В мае я свалилась с жутким гриппом и долго не могла выкарабкаться. Помню, в какой-то день из последних сил доползла до родителей, забилась в бывшую свою комнату, рухнула на кровать и заснула мертвым сном под сонаты, которые потихоньку наигрывала мама. Проснулась я двенадцать часов спустя и на столике около кровати обнаружила серебряный поднос, а на нем – чашку черного кофе. Я жила в тот раз у родителей, пока не выздоровела, и даже дольше. Меня холили и лелеяли. Десять дней каникул.

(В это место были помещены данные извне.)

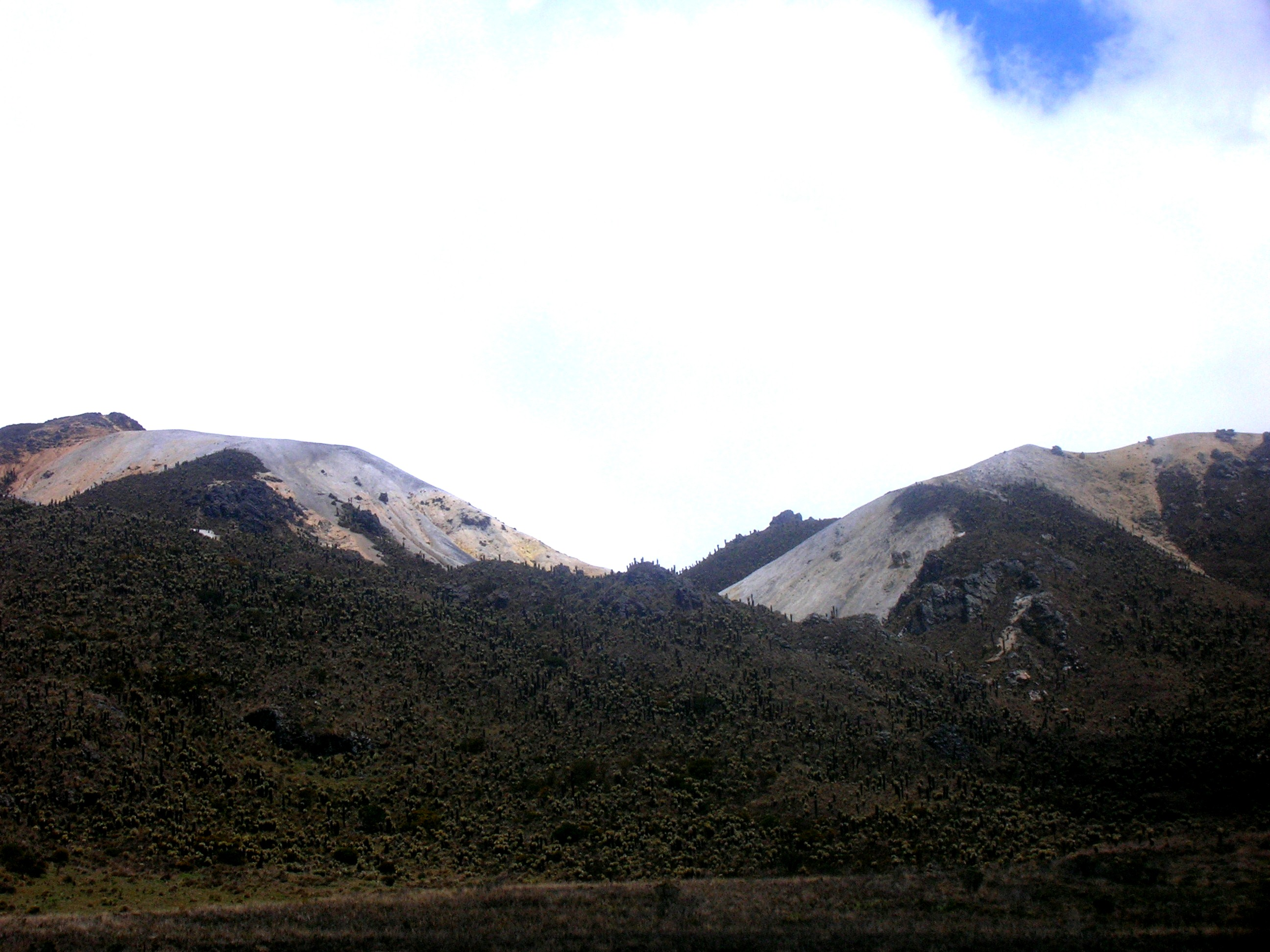 Paramillo de Santa Rosa - Vista de oriente hacia occidente. Foto tomada desde el Bosque de páramo a 4.000 mts.s.n.m

Потом я сняла недорогую мансарду в районе Венсенского зоопарка, и жизнь моя изменилась. До этого я ютилась в студенческом общежитии. Непросто это было: я с трудом переносила тесное соседство однокашников, к тому же круглосуточное. Теперь достаточно было перейти через Сену, и я оказывалась в одиночестве. Моим официальным местом жительства оставался родительский дом – безликое строение, густо увитое плющом, приобретенное в конце 50-х на скромное мамино наследство. Вокруг дома был сад, шум Парижа долетал туда как будто издалека. Я любила этот дом детской любовью. Могла часами сидеть у окна в гостиной и смотреть в пустоту. Тень качающейся ветки, болтающаяся по ветру плеть плюща – мне хватало их, чтобы замереть в прострации и ощутить покой и умиротворение, освобождавшие меня на время от всех забот и от себя самой. С тех пор во мне развилась способность абстрагироваться ото всего, что меня окружает, и открываться навстречу крошечному неожиданному счастью. Возможно, именно поэтому впоследствии я никогда не впадала в уныние. В любой момент я могла погрузиться в этот отстраненный мир и услышать, как мама играет “Гольдберг-вариации”.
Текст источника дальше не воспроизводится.